Object storage has failed expectations
Many object storage vendors have made the same mistakes in the past. They were focused on a basic technology level without looking at customer needs. These vendors spent most of their resources in pure object storage, good for a few massive deployments and next-generation cloud apps, but not for traditional large- and medium-sized organizations.
It is clear to everyone that the number of hyper-scale end users is very limited. Trying to sell big infrastructures to a few customers is not going to last long, especially if the user is big enough to design and build its own infrastructure components.
If, a few years ago, selling in the range of 0.5 to 10PB was only for a handful of vendors, now there are plenty of products capable of doing well in that area. This is no longer a problem of scaling in capacity, which is taken for granted; end users look at other aspects like flexibility, ease of use, security, data services, analytics, performance and integration with the rest of the infrastructure. Users want the horizontal infrastructure I've described in the past, which is capable of serving many different needs concurrently. Most, if not all, vendors are now fully aware of this, but not all have a product ready to meet this need.
There are exceptions. For example, not everyone is aware that 50 per cent of Scality revenues already come from scale-out NAS (same backend, just different protocols exposed.). Others (HDS and DDN) have built an ecosystem around their object storage. But if your business is based on a single product, which is quickly becoming a feature, and you are not thinking about real customer needs, then I tend to think your chances of having a prosperous future are quite low.
After the last round of acquisitions, and with HPE investing $10m in Scality while waiting to understand what to do, it is clear that object storage is just a component (or a back-end technology) that's flowing into something bigger, more interesting and more aligned with real user needs.
Secondary storage (three examples)
Without always referring to the usual suspects, I'd like to bring your attention to three different examples to explain what I mean: Caringo, Ctera and Ceph. [Quick disclaimer: I did a speech at Ctera SKO in January. And I've written a paper for Caringo in the past.]
I don't even know if you can consider it a startup anymore (funded in 2005 and with more than 500 customers), it started with object storage very early but the latest add-ons to its product are the ones that are triggering my interest.
It is working on two fronts. On one side you have FileFly, which is a software component you install on your Windows file servers. The idea is that FileFly, thanks to a good centralised policy engine, leverages Swarm as a single huge repository for the entire organization, leaving only a cache or stubs on local servers.
I'm over-simplifying here, and there are several use cases, but let me start from the easiest scenario. In this case, not only is the server protected and optimised (think about, for example, if this server is connected to a SAN, the real footprint on primary storage becomes minimal), but you obtain a form of DR too – especially if the server is in a remote office.

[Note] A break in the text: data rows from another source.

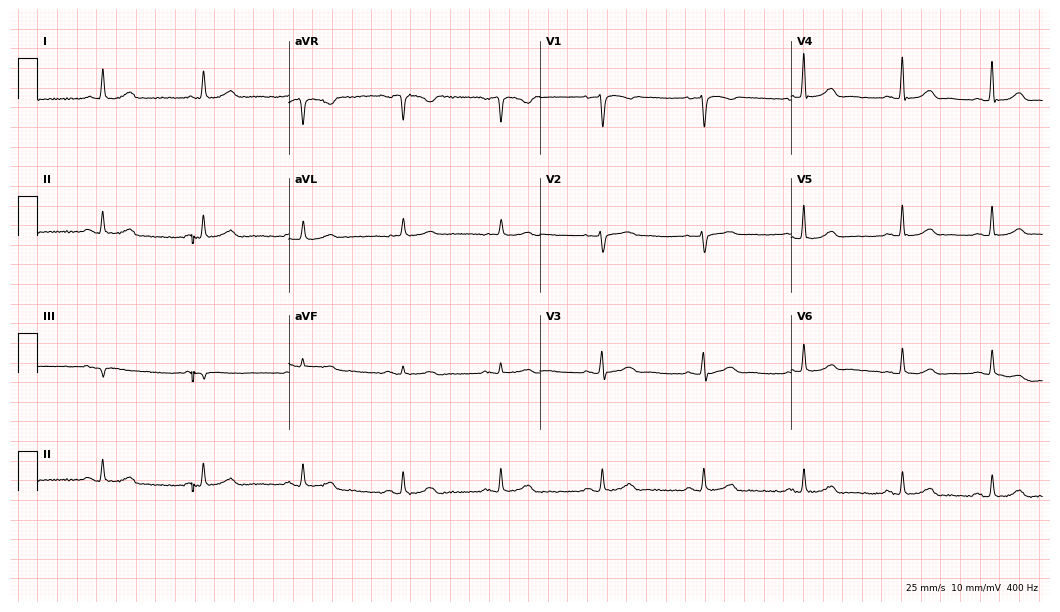
Resting 12-lead electrocardiogram (10.2-second recording at 400 Hz). Patient: an 82-year-old female. Read as a normal ECG.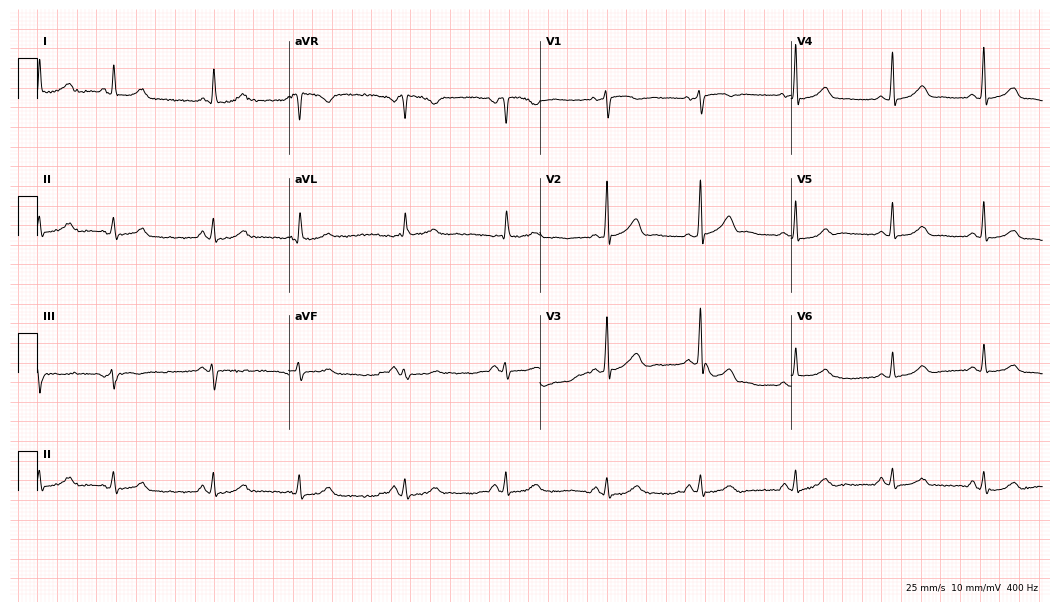
Standard 12-lead ECG recorded from a female, 55 years old (10.2-second recording at 400 Hz). None of these six findings is recorded: first-degree AV block, right bundle branch block, left bundle branch block, sinus bradycardia, atrial fibrillation, sinus tachycardia. Other findings, if any, are not listed.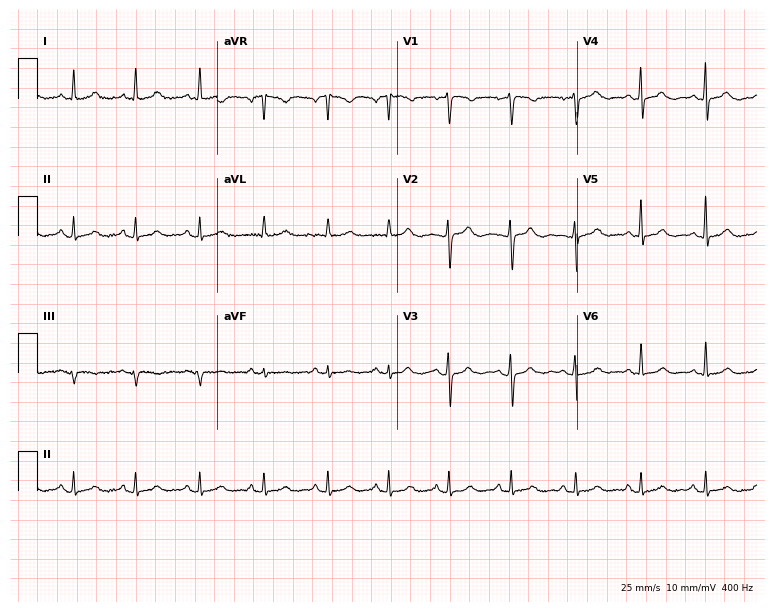
Resting 12-lead electrocardiogram. Patient: a woman, 40 years old. None of these six findings is recorded: first-degree AV block, right bundle branch block (RBBB), left bundle branch block (LBBB), sinus bradycardia, atrial fibrillation (AF), sinus tachycardia. Other findings, if any, are not listed.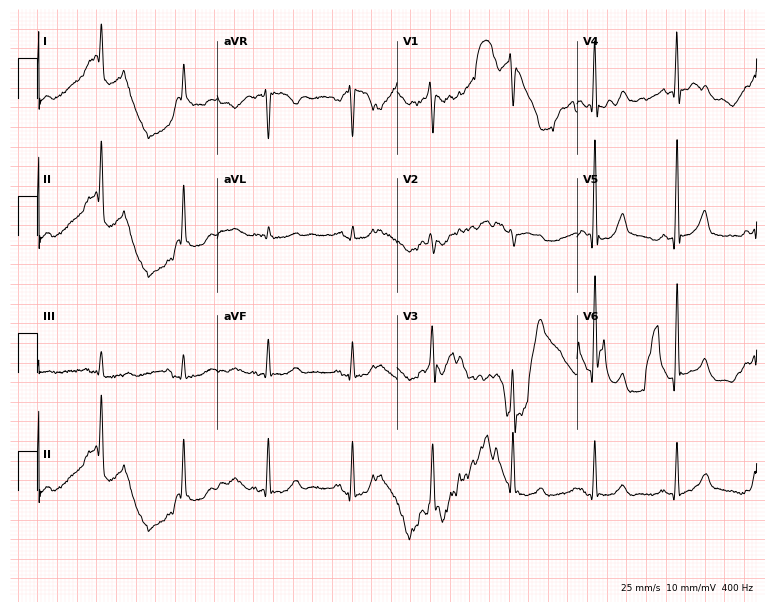
12-lead ECG (7.3-second recording at 400 Hz) from a male, 61 years old. Labelled as a normal ECG.

The second part is more interesting. Now, Swarm provides a search portal which can perform (and save) sophisticated queries on every piece of object metadata saved in the cluster. It becomes easy to search the entire file domain, even for the most distributed organisations. I like the idea but I'd like to see it improved with full content searches in the future.
Swarm is becoming more and more capable of serving different applications. HFDS and NFS support for example – it's not unique but again, the object store is just the back end that makes it possible to expose multiple protocols and ready-to-use solutions in a software-defined storage fashion.

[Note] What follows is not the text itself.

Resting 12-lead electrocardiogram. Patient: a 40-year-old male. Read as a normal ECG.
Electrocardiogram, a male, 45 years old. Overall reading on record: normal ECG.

Ceph is another example that is worth a mention. At the beginning, the goal of an open source, state-of-the-art, scale-out, unified, software-defined storage system seemed just too much to achieve, and its biggest problem was exactly this: visionary but too immature at the same time.

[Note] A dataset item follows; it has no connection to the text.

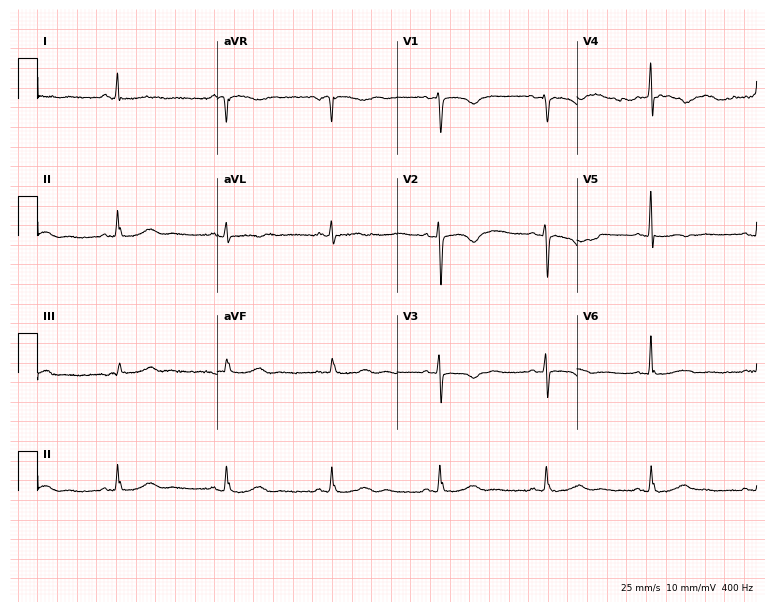
ECG (7.3-second recording at 400 Hz) — a woman, 74 years old. Screened for six findings — first-degree AV block, right bundle branch block (RBBB), left bundle branch block (LBBB), sinus bradycardia, atrial fibrillation (AF), sinus tachycardia — none is recorded.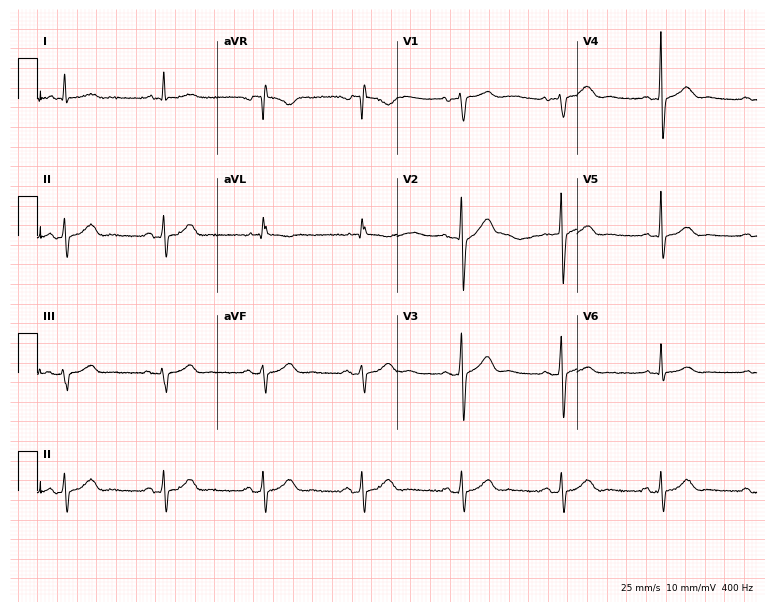
Resting 12-lead electrocardiogram. Patient: a 63-year-old female. Read as a normal ECG.

Then Red Hat acquired Inktank and things drastically changed. A small group of enthusiasts has become a large vibrant community. I hadn't paid much attention to Ceph for some time, but after a short chat with Red Hat last week I did my homework and the quantity and quality of code submissions on the official repositories is amazing.
For example, I think Ceph is currently a strong option for OpenStack installations and is deployed by organisations of every size – and, one of its biggest advantages, it can be deployed by anyone with a minimum of Linux skills for free, and grow from there.
The ecosystem around it is also interesting. For example, I like a solution developed by a small company I met a few months ago, Outpace.IO, which is also working on interfacing single disks with a small CPU/RAM card to run OSDs directly on the disk – a compelling idea.
Ceph has a great (and unexplored) potential in many different areas. It is still immature for some use cases, but has great potential nonetheless. The big difference between Ceph and the majority of object storage systems on the market today is that Ceph has been designed to be multi-protocol.
Ctera is not a storage system, but it is one of the few storage products capable of delivering what private cloud storage promises, and end users love it. To be fair, Ctera can work on any kind of back end from AWS S3 to on-premises NAS, but realistically, I think that object storage is its perfect match. The first time I had the opportunity to look into its products was at its start, with a remote backup/NAS solution with cloud back end. Now it has a complete end-to-end line of products delivering enterprise Sync & Share, remote and cross-cloud data protection.
My point here is that the back end is virtually non-influential (Ctera also provides concurrent multi-cloud support and cloud-to-cloud migration capabilities). Ctera has done a great job in supporting all the possible back ends and now almost all object storage vendors rely on it to provide this kind of service. This is the solution while the object store is just a repository. Good luck object storage vendors, what is your differentiator here?
Closing the circle
Now that enterprises are seriously looking at large-scale storage repositories and object stores, object storage is becoming less relevant – it's now just an access method. Once again, real world enterprises are more interested in ready-to-use solutions and not just in the enabling technology. In this case, Ctera, Ceph and Caringo are examples of products/vendors that are going in the right direction.
Most of the vendors have finally understood what is happening, but for some of them it's too late. For those that have finally discovered that the world is not made of exabytes but 1,000s of petabytes, it's too much of a problem scaling down and maintaining a balanced architecture (especially now that we have 10TB disk drives). On the other hand, others are working to become the horizontal platform I've mentioned many times but, again, the product was not designed with this in mind and now it's hard to catch up and become credible in the eyes of the user.
Exceptions exist, of course, but look around – they are very few in number. ®